Baking time: 2 hours

Calories

80

Carbohydrates

3 g

Fibers

0,2 g

Proteins

8 g

Lipids

4 g

Ingredients

  • 225 g (1/2 lb) lean ground pork
  • 225 g (1/2 lb) lean ground veal
  • 125 ml (1/2 cup) finely chopped onion
  • 3 shallots, finely chopped
  • 250 ml (1 cup) stale breadcrumbs soaked in 1/2 cup (125 mL) 2% milk or unsweetened vegetable drink
  • 250 mL (1 cup) chicken broth *, chopped
  • 1 pinch nutmeg
  • 1 mL (1/4 tsp.) ground cloves
  • 1 ml (1/4 tsp.) dried thyme
  • Salt and pepper to taste

Preparation

Stir onion and shallots into meat and stale bread.
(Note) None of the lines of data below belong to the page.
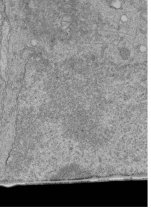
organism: Human
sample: Retinal organoid Rod and Cone cells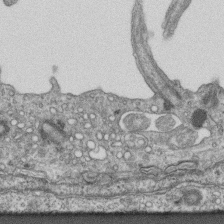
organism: Mouse
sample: Centriole in ependymal cells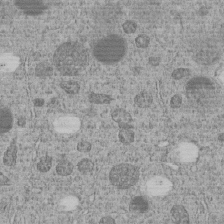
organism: C. elegans
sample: C. elegans embryo early stage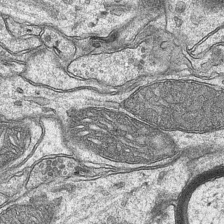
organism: Mouse
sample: CA1 Hippocampus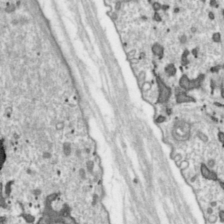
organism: Toxoplasma gondii
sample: Parasites in a vacuole inside a host cell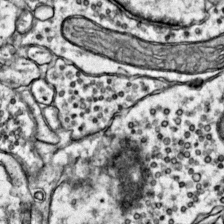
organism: Mouse
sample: Primary visual cortex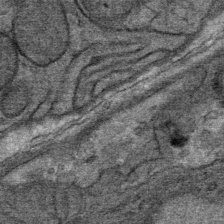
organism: Mouse
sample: Mouse Salivary gland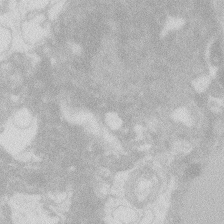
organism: Zebrafish
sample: Macrophage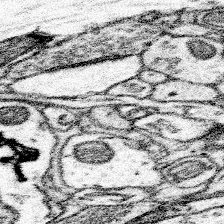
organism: Mouse
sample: Somatosensory cortex neuropil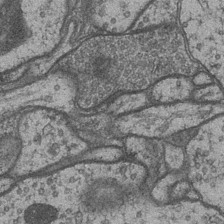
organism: Drosophila
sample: Optic medulla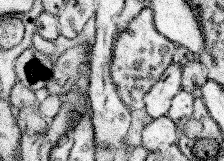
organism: Mouse
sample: Somatosensory cortex neuropil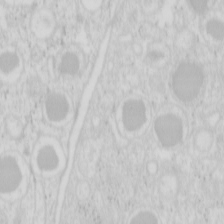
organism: Mouse
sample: Pancreas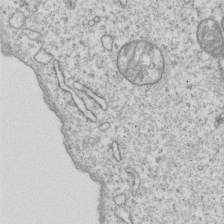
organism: Human
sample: MDA-MB-231 cells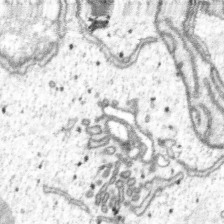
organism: Human
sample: HeLa cells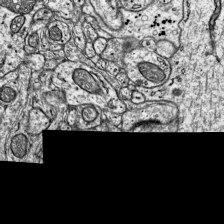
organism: Mouse
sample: Visual Cortex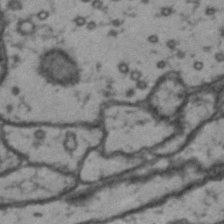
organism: Drosophila
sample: Brain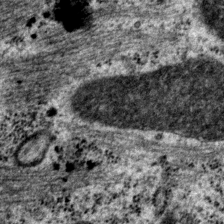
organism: P. pacificus
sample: Pharynx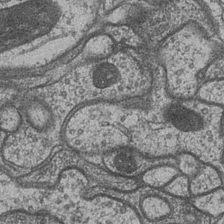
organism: Drosophila
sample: Optic medulla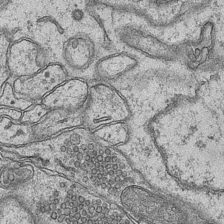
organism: Mouse
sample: CA1 Hippocampus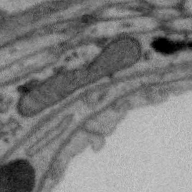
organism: Zebra finch
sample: Brain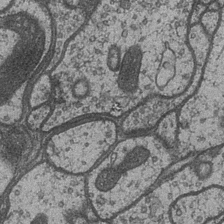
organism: Drosophila
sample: Optic medulla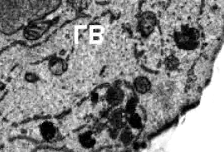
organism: Human
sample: HeLa cells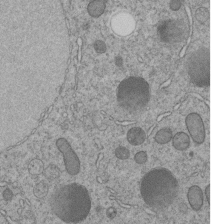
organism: C. elegans
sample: C. elegans embryo early stage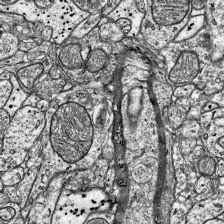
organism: Mouse
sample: Visual Cortex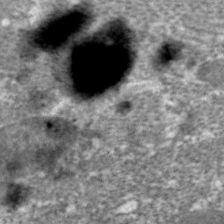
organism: C. elegans
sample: Pharynx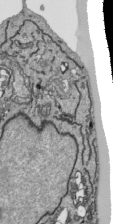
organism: Human
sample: Mitochondria in HCT116 cells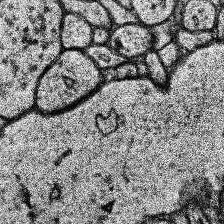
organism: Human
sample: Temporal Lobe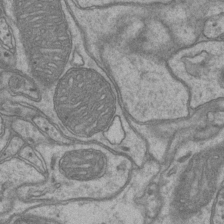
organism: Mouse
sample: CA1 Hippocampus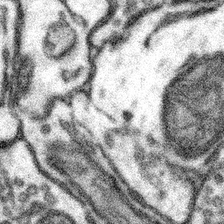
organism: Mouse
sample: Somatosensory cortex neuropil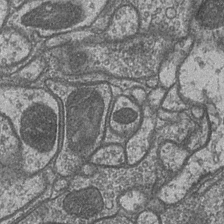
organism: Drosophila
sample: Optic medulla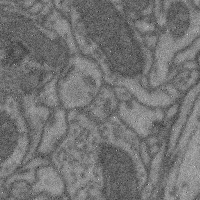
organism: Mouse
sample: Cerebral cortex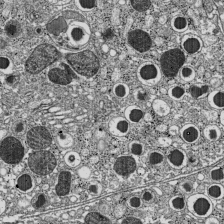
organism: C57BL Mouse
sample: Pancreatic islet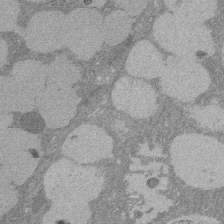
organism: Rat
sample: Salivary granule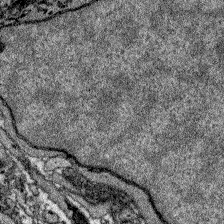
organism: Zebrafish
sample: Larval olfactory bulb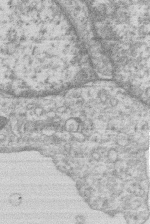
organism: Human
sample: Macrophage cells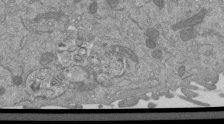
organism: Mouse
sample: ED-1 cell nuclei; centrioles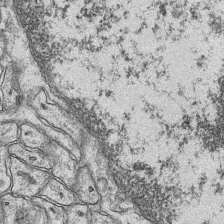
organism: Mouse
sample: CA1 Hippocampus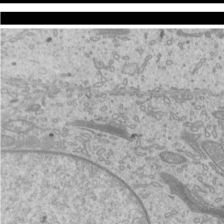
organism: Mouse
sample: Cilia; mouse epididymis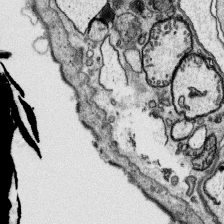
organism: Platynereis dumerilii
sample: Parapodia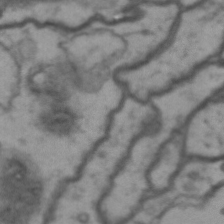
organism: Drosophila
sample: Brain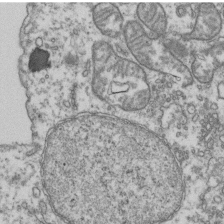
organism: Human
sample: Activated Jurkat CD4+ T cells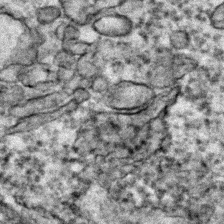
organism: Zebrafish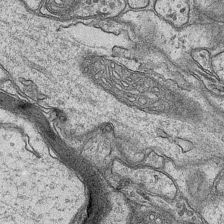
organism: Mouse
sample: CA1 Hippocampus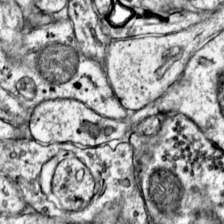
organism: Mouse
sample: Primary visual cortex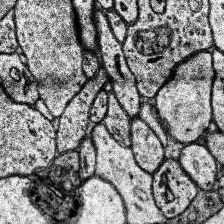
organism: Human
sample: Temporal Lobe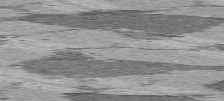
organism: C57BL Mouse
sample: Heart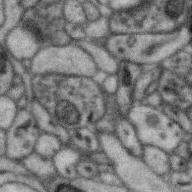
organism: Zebra finch
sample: Brain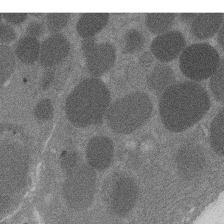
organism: Rat
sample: Salivary granule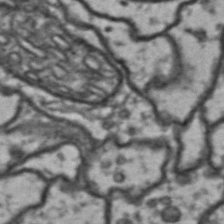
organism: Drosophila
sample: Brain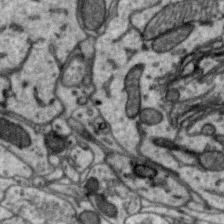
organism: Zebra finch
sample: Brain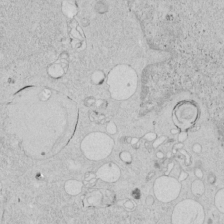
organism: Human
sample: Mitochondria in HCT116 cells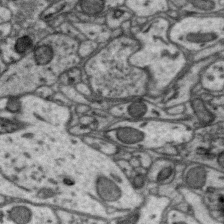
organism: Zebra finch
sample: Brain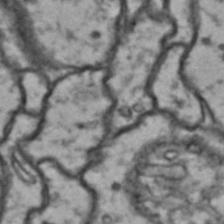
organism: Drosophila
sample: Brain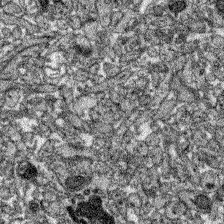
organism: Zebrafish
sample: Larval olfactory bulb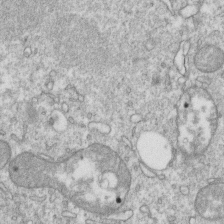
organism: Mouse
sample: Activated OT-1 CD8+ T cells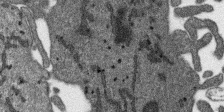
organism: Human
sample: Lung epithelial cells infected with SARS-CoV-2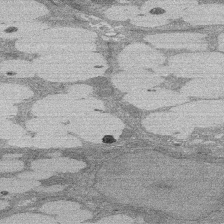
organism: Rat
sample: Salivary granule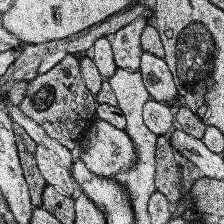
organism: Human
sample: Temporal Lobe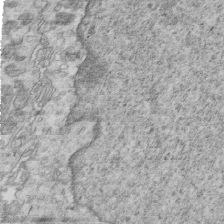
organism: Mouse
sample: Multiciliated cells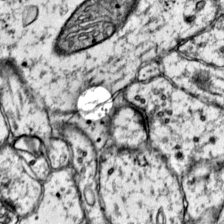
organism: Mouse
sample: Primary visual cortex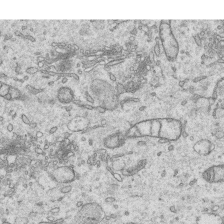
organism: Human
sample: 1205lu cells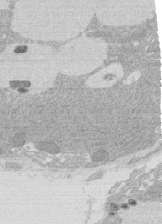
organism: Rat
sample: Salivary granule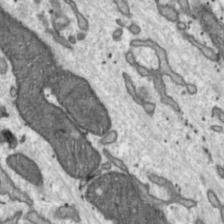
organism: Toxoplasma gondii
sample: Parasites in a vacuole inside a host cell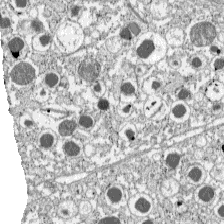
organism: C57BL Mouse
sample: Pancreatic islet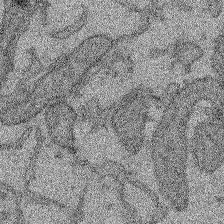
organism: Human
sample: HeLa cells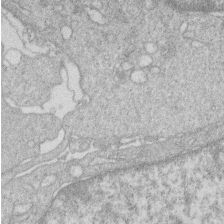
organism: Human
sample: Macrophage cells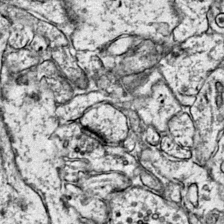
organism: Mouse
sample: Primary visual cortex

Mix well, add seasonings and chicken broth. Bring to a boil, stirring constantly. Simmer uncovered for 2 hours, until the liquid has evaporated. Keep a close eye on cooking and stir occasionally. Pour into molds, run under cold water. Chill to set.

*Commercial broths are also available. But be careful! They contain a lot of salt. Canned broths generally contain less salt than concentrated liquid preparations and powders. If this type of stock is used, do not add salt to the recipe.